You have a constant for what the scoring is
scoring :: [Int]
scoring = [25, 18, 15, 12, 10, 8, 6, 4, 2, 1]
Then you need a way for pairing up a driver with the score they got. Whenever you’re pairing two things in Haskell, the canonical choice is to use a tuple. The easiest way to construct a list of tuples from two lists is the zip
function:
zip :: [a] -> [b] -> [(a, b)]
And in this case can be used to assign scores for a race:
assignScores :: [String] -> [(String, Int)]
assignScores race = zip race scoring
Now, we need a way to total up the scores for a driver for each race.
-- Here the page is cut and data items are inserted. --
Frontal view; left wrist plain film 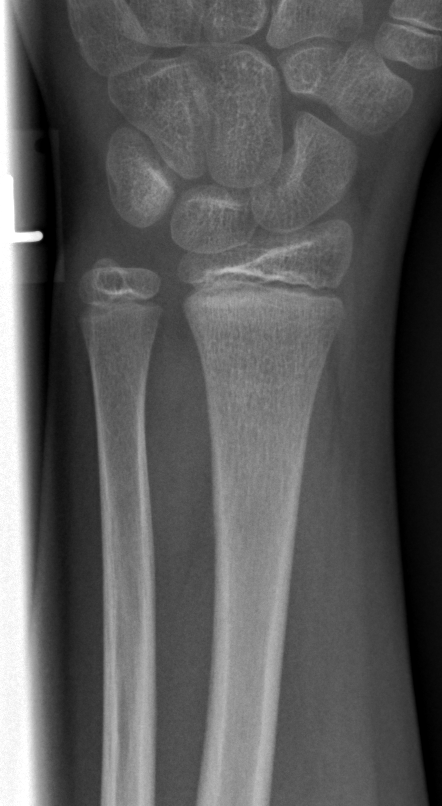 Fx: none.
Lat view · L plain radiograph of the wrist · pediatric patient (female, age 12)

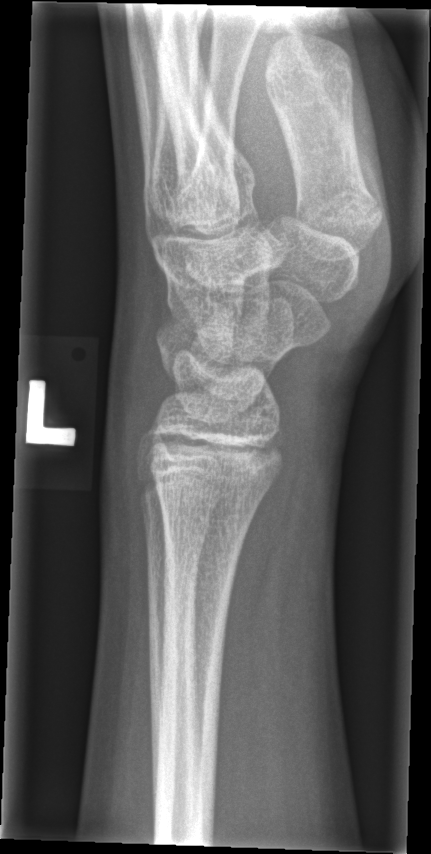
fracture: none labeled
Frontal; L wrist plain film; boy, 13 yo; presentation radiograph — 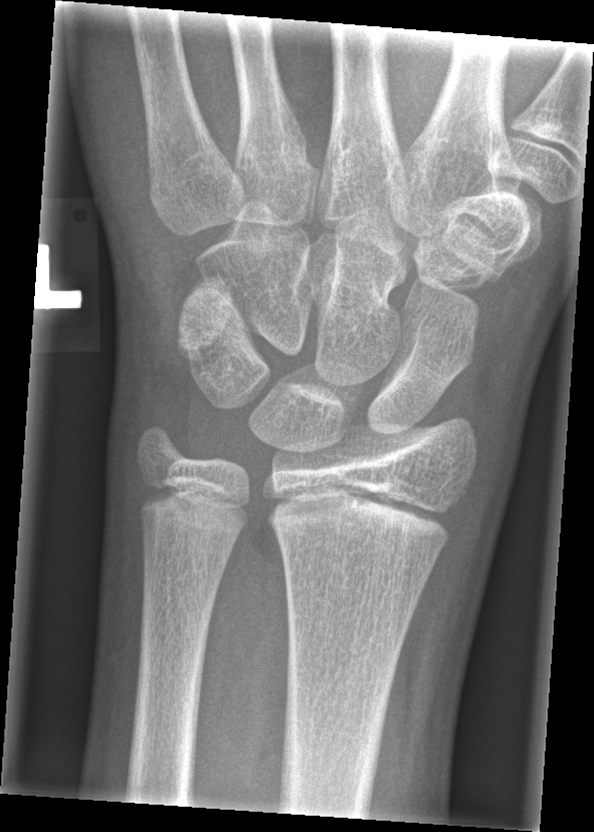

* No fracture bounding box.

We want to be able to turn something like
[("Bob", 12), ("Joe", 10), ("Bob", 18), ("Joe", 25)]
into
[("Bob", 30), ("Joe", 35)]
The easiest way would be to make a single list of all the scores for all the races
assignAllScores :: [[String]] -> [(String, Int)]
assignAllScores races = concatMap assignScores races
Then we can use sortBy
from Data.List
to get all the same names next to each other
sortBy :: (a -> a -> Ordering) -> [a] -> [a]
compare :: Ord a => a -> a -> Ordering
sortByDriver :: [(String, Int)] -> [(String, Int)]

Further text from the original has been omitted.